PURPOSE OF REPORTS The Reports and the analysis described therein are created solely for Clients and published with their consent. The scope of our review is limited to a review of Solidity code and only the Solidity code we note as being within the scope of our review within this report. The Solidity language itself remains under development and is subject to unknown risks and flaws. The review does not extend to the compiler layer, or any other areas beyond Solidity that could present security risks. Cryptographic tokens are emergent technologies and carry with them high levels of technical risk and uncertainty.

CD makes the Reports available to parties other than the Clients (i.e., “third parties”) – on its website. CD hopes that by making these analyses publicly available, it can help the blockchain ecosystem develop technical best practices in this rapidly evolving area of innovation.
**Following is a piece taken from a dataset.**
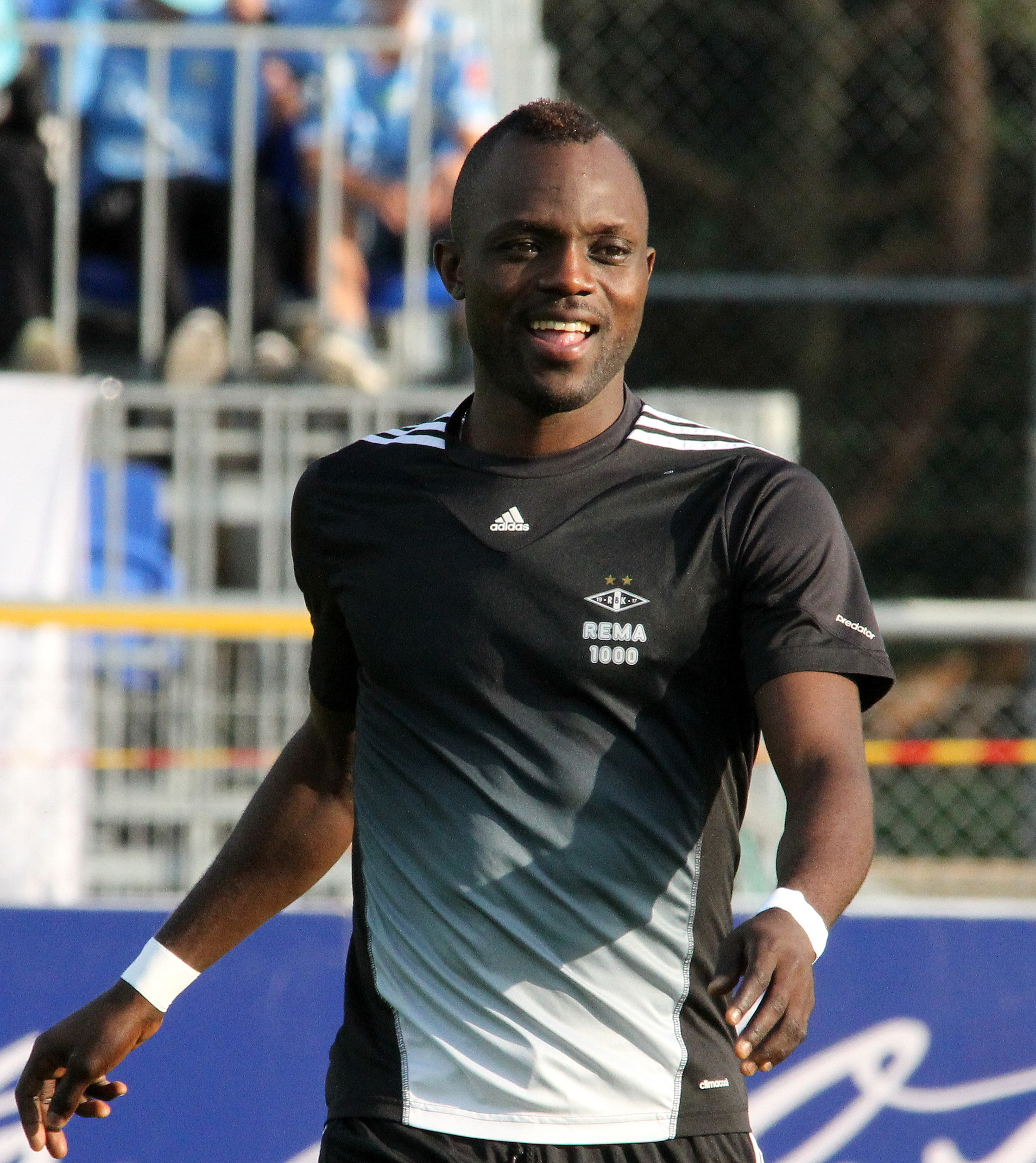 John Chibuike på Sandnes stadion 25. august 2013

LINKS TO OTHER WEB SITES FROM THIS WEB SITE You may, through hypertext or other computer links, gain access to web sites operated by persons other than ConsenSys and CD. Such hyperlinks are provided for your reference and convenience only, and are the exclusive responsibility of such web sites’ owners. You agree that ConsenSys and CD are not responsible for the content or operation of such Web sites, and that ConsenSys and CD shall have no liability to you or any other person or entity for the use of third party Web sites. Except as described below, a hyperlink from this web Site to another web site does not imply or mean that ConsenSys and CD endorses the content on that Web site or the operator or operations of that site. You are solely responsible for determining the extent to which you may use any content at any other web sites to which you link from the Reports. ConsenSys and CD assumes no responsibility for the use of third party software on the Web Site and shall have no liability whatsoever to any person or entity for the accuracy or completeness of any outcome generated by such software.

TIMELINESS OF CONTENT The content contained in the Reports is current as of the date appearing on the Report and is subject to change without notice. Unless indicated otherwise, by ConsenSys and CD.